Sunday, 12 July 2020

Sunlight, Rain And Evensong

Genesis, PART TWO, VII.

Christian and Laurinda spend three olden twenty-four hour Earth days in an emulation where they experience:

cool sunlight
occasional showers
sparkling pastures and hedges
rides along English lanes
rambles through English towns
meetings with people
evensong in a Norman church
buildings
books
talks
silences
friendship

Their pervasive memories of oneness with nodal beings is like the transcendent afterglow of a religious vision. It is to be hoped that every node can can give all of its uploads this kind of experience.

3 comments:

Sean M. Brooks said...

Kaor, Paul!

Except I don't think Gaia gave all of IT'S uploads "experiences" as mild as these. I recall how grim were some of the experimental emulations Gaia ran.

This is as good a place as any to say I spent the past week reading/rereading much of MULTIVERSE, culminating with Stirling's Time Patrol pastiche, "A Slip in Time." Again, I believe this story to be among the best, if not best, in this collection. "Slip" struck me as true to the spirit, background, premises, etc., of Anderson's Time Patrol stories.

We see Manse Everard and his wife Wanda unexpectedly appearing in an Austria-Hungary which had not been destroyed in our WW I. Not only that, but as the dominant partner in an alliance comprising the Dual Monarchy, Germany, and Ottoman Turkey.

Manse was captured by quick witted, quick acting Austrians altho Wanda managed to escape.
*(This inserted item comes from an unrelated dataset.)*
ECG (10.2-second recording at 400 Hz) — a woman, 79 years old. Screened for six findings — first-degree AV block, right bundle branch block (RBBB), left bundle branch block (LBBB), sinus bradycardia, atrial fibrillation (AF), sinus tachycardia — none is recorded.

First, Wanda moved uptime in that version of Austria-Hungary and found it seemingly ever more advanced and powerful. And then she hit on a way to rescue Manse, despite knowing he would not approve of her trying to do that.
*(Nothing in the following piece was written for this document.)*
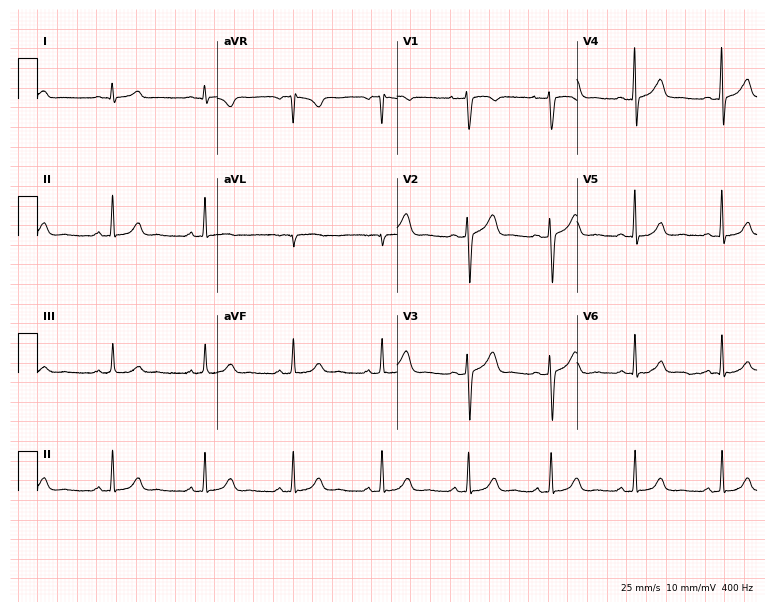
Resting 12-lead electrocardiogram. Patient: a woman, 26 years old. Read as a normal ECG.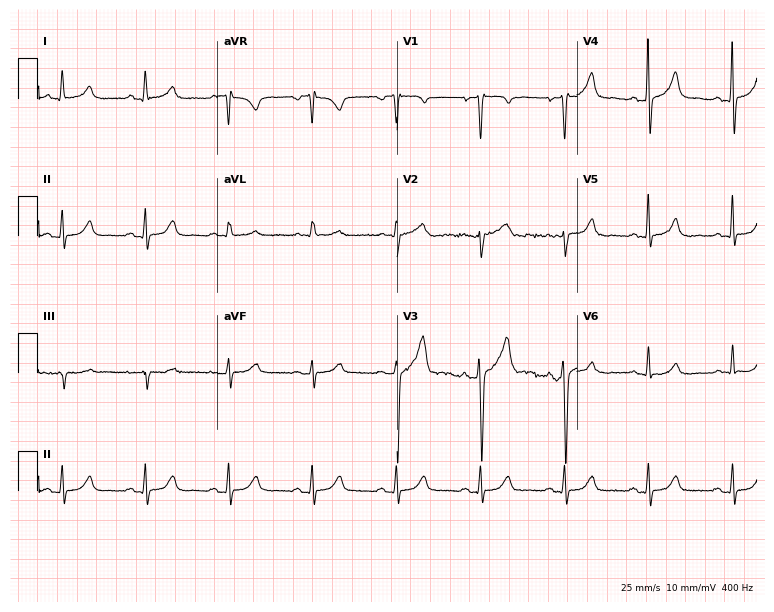
Electrocardiogram, a 59-year-old man. Overall reading on record: normal ECG.

Stirling's story accepted the premise seen in cases like "Delenda Est" that the Patrol "deleted" aberrant timelines which would not lead to the Danellians. However, you (Paul) has convincingly argued that "deleted" timelines were not snuffed out into non-existence, they simply became inaccessible to people from the Patrol/Danellian timeline. Arguments Anderson himself seems to have tentatively accepted.
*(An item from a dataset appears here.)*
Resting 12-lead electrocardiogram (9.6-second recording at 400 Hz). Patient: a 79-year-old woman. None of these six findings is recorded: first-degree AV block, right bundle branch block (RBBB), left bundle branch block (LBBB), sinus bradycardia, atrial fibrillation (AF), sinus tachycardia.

This bit from "III:" of "Slip", after Wanda escaped from the "aberrant" Austria-Hungary of an alternative 1926 seems to support the notion mentioned above:

Wanda Everard hovered ten thousand feet in the air
and two centuries future-ward. Vienna sprawled
beneath her, the neo-Baroque splendors of the Ring-
strasse familiar, but enigmatic low-slung buildings
stretching out beyond. A boomerang-shaped flying
something curved silently towards her and she
slapped the controls again.

So I don't think the alternate Austria-Hungary was necessarily snuffed out when the Sarajevo Assassination leading to out WW I was restored in our timeline. Rather, it became inaccessible to people from our timeline. Also, the "alternate" Austrians did capture and retain Manse's stunner and communicator. Patient study by Austrian scientists (such as Privatdocent Hetzfeld of these devices might well have led to those glimpses Wanda saw of the advanced technology used in the future of the "aberrant" Austria-Hungary.

Almost the only criticism I would make of "A Slip in Time" was Stirling having Manse grab and take Rudolf von Starnberg with him as he leaped out of the dirigible taking them to Transylvania (because Wanda would use the timecycle to rescute Manse). There was no need for Manse to kill von Starnberg like that if he thought the aberrant, no Sarajevo universe was going to be "deleted." Also, it would have been more artistically satisfactory, in a timeline using your arguments, for a frustrated von Starnberg to have continued living.

Ad astra! Sean

paulshackley2017@gmail.com said...

Sean,

Gaia's grim emulations are inhabited not by uploaded human beings like Laurinda but by populations of emulated human beings. My suggestion is that the uploads could be resurrected in milieus created specially for them.

Paul.

Sean M. Brooks said...

Kaor, Paul!

I was a bit too careless in the first paragraph of my first comment here. Uploaded HUMANS, not emulations created to be characters in Gaia's scenarios.

I mostly had Stirling's "A Slip in Time" on my mind.